(DATA RECORDS Opens)

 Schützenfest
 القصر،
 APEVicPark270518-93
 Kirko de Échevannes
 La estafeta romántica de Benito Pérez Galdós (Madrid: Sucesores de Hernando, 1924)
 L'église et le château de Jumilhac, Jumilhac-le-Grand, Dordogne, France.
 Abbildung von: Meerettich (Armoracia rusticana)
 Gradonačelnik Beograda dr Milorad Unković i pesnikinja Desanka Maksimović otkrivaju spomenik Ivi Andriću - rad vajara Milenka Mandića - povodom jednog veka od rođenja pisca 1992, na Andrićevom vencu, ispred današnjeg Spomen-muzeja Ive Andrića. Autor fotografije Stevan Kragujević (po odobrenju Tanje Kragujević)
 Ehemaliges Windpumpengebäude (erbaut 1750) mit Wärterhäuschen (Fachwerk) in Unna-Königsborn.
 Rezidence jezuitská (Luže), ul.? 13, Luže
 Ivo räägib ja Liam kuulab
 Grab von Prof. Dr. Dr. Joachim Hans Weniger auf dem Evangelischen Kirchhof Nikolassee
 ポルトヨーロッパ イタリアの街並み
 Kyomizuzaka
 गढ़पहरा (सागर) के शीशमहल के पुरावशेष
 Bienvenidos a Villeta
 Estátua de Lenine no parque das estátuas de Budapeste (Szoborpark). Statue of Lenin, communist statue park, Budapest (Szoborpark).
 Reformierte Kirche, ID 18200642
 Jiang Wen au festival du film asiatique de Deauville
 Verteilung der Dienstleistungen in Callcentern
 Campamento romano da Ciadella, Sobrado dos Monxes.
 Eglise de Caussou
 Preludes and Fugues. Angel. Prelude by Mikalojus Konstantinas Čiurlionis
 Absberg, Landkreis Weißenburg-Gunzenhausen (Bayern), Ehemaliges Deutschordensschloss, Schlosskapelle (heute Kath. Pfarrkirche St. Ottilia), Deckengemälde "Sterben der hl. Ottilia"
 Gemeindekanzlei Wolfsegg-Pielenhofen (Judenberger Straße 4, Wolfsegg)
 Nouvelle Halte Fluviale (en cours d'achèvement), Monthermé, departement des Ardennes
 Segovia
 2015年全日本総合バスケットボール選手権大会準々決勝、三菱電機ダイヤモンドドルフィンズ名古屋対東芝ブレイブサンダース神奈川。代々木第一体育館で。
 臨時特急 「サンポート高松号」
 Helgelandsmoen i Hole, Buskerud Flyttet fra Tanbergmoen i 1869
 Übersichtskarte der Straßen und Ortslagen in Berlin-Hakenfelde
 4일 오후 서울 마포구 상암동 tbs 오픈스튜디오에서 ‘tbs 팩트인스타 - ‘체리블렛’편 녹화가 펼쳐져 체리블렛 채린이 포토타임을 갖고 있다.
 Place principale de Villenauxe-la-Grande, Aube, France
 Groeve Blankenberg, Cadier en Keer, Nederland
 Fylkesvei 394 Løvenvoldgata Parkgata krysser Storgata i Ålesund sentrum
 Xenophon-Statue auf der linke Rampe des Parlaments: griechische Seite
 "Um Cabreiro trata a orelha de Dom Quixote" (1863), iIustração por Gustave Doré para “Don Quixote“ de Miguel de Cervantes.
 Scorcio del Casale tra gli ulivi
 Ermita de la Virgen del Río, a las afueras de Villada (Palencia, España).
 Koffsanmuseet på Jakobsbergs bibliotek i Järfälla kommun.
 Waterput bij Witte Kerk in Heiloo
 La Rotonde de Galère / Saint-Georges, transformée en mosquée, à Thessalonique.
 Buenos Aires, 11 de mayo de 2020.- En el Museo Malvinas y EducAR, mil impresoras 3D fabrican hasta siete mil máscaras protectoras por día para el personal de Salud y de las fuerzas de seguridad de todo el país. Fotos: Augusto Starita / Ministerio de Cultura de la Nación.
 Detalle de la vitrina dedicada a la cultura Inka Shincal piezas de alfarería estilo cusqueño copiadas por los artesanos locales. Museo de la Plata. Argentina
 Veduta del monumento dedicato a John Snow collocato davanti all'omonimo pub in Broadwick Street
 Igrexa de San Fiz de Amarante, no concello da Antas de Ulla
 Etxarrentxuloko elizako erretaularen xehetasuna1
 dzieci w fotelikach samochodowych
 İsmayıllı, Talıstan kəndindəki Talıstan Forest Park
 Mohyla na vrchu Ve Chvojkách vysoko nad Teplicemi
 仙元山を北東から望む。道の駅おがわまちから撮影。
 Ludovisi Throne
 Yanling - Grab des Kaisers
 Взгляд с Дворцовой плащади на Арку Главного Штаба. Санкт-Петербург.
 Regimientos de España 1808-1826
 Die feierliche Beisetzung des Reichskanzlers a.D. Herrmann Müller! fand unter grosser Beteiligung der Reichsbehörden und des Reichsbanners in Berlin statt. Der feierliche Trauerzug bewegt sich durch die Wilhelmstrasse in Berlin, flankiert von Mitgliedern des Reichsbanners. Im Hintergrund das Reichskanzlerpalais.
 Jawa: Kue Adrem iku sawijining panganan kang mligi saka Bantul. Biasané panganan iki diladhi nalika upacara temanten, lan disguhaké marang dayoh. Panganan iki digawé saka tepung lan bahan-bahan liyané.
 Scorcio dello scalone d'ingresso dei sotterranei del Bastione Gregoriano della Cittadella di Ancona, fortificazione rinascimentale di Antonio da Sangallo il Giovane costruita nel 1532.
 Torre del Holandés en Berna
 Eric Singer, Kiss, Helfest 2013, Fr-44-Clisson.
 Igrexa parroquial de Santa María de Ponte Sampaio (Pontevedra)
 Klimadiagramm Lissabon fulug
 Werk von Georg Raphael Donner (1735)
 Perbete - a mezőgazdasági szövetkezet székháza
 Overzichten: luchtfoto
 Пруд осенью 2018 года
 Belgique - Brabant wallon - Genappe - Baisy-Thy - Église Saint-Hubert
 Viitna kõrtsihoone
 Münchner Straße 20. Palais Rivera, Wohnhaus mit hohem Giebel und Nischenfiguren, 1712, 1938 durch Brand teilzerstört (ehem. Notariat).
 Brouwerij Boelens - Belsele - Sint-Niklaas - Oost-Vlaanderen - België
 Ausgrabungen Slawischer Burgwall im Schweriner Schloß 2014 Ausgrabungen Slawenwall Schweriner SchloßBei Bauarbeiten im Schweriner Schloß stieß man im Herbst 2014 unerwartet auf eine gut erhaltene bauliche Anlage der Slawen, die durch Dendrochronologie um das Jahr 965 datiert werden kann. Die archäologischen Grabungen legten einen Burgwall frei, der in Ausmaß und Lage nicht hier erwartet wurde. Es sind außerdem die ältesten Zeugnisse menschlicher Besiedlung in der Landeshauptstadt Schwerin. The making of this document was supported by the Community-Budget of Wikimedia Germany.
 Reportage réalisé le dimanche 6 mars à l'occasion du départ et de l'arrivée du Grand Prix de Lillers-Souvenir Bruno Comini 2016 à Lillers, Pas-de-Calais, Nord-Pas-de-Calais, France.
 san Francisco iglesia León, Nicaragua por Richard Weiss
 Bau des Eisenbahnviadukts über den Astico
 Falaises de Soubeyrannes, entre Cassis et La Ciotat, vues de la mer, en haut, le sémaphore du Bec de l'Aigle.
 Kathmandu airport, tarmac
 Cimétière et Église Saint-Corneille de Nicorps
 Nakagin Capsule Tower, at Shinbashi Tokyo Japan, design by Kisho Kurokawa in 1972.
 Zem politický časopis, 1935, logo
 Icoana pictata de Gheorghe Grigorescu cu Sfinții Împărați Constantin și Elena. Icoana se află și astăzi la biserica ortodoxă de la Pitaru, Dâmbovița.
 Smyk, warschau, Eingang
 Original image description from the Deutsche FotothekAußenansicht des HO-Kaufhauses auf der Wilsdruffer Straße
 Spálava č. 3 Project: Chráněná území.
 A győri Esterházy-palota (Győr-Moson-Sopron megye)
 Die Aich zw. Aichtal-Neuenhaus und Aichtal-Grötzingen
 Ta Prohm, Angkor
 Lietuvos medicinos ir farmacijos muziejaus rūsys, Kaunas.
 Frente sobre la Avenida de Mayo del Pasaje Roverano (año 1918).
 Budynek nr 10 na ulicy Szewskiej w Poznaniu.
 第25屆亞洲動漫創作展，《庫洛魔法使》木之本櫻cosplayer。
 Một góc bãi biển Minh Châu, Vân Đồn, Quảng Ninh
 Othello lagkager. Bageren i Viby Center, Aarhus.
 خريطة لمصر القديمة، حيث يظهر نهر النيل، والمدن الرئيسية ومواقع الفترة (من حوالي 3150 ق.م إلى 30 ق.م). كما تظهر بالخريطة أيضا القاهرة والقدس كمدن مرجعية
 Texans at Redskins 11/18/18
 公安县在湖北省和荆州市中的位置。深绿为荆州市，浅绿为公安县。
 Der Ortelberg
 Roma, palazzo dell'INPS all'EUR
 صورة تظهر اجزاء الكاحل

(DATA RECORDS Closes)

→ **WORK REQUEST**
Pick each line holding the word "Saint" out of the data and copy it.

→ **RESPONSE TO THIS TASK**
 La Rotonde de Galère / Saint-Georges, transformée en mosquée, à Thessalonique.
 Belgique - Brabant wallon - Genappe - Baisy-Thy - Église Saint-Hubert
 Cimétière et Église Saint-Corneille de Nicorps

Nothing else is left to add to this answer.